Sometimes, the cost/benefit calculation comes out so squarely in the "let's
just not" column that even though it may feel _wrong_ to discriminate so
blatantly, the economics are just not there. Important to consider whether
this discrimination amounts to technical debt which proves costly over time,
or whether they are in fact tailored experiences that makes sense to keep
around. In any event I agree with the authors sentiment, that chasing the
identical look everywhere unicorn often just isn't worth the bother.

------
dasil003
The bugs we have to deal with today are a gift from god compared to the bugs
we had to deal with 15 years ago when CSS was just getting traction and then
we went through 7-8 years of stagnation due to Microsoft trying to leverage
their position to hold back the web.

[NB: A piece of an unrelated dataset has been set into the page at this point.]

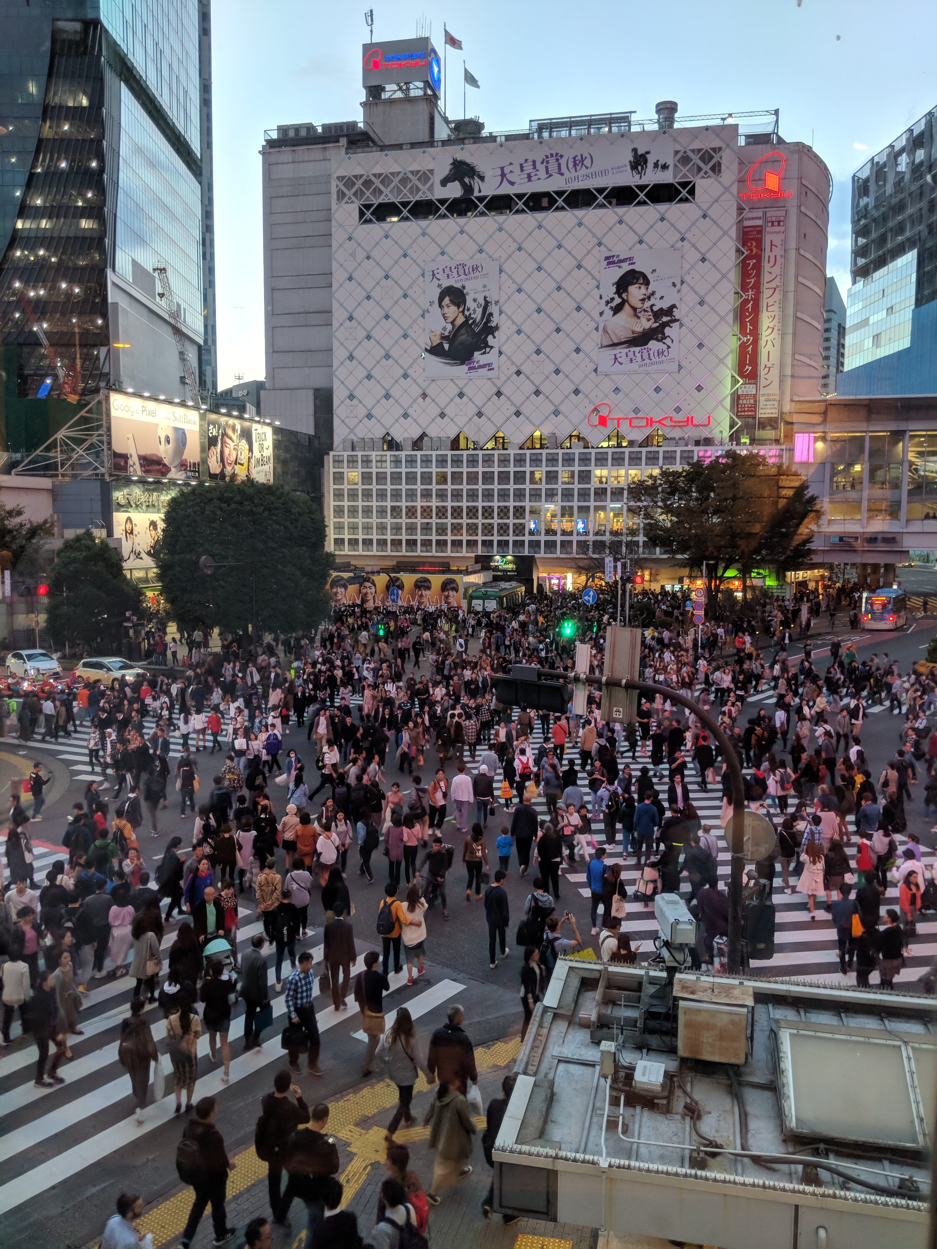 Japan Trip 2018 1761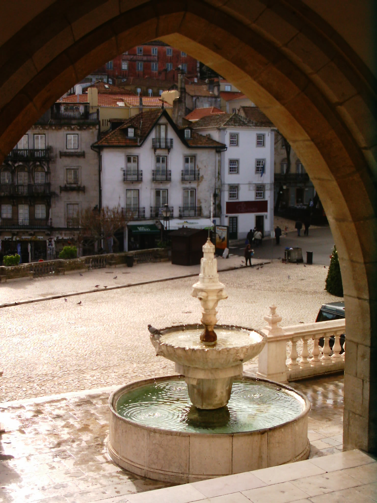 Palácio Nacional de Sintra, Portugal. Vista para a fonte em frente à fachada principal.

Frustrating as multiple engines is to
deal with, it's a small price to pay for the benefits of a true open standard.
I've been burned enough by WONTFIX bugs in proprietary software (Adobe Flash
I'm looking at you) that I know which double-edged sword I'll put my weight
behind.

------
HugoDaniel
The browser stats used as the foundation for the post is useless because he
does not state how many total users was the sample based and what time frame
was it taken at.

At the limit of this kind of "logic" I could equally say that 100% of google
search visitors use TorBrowser (out of 1: me in a very precise time frame).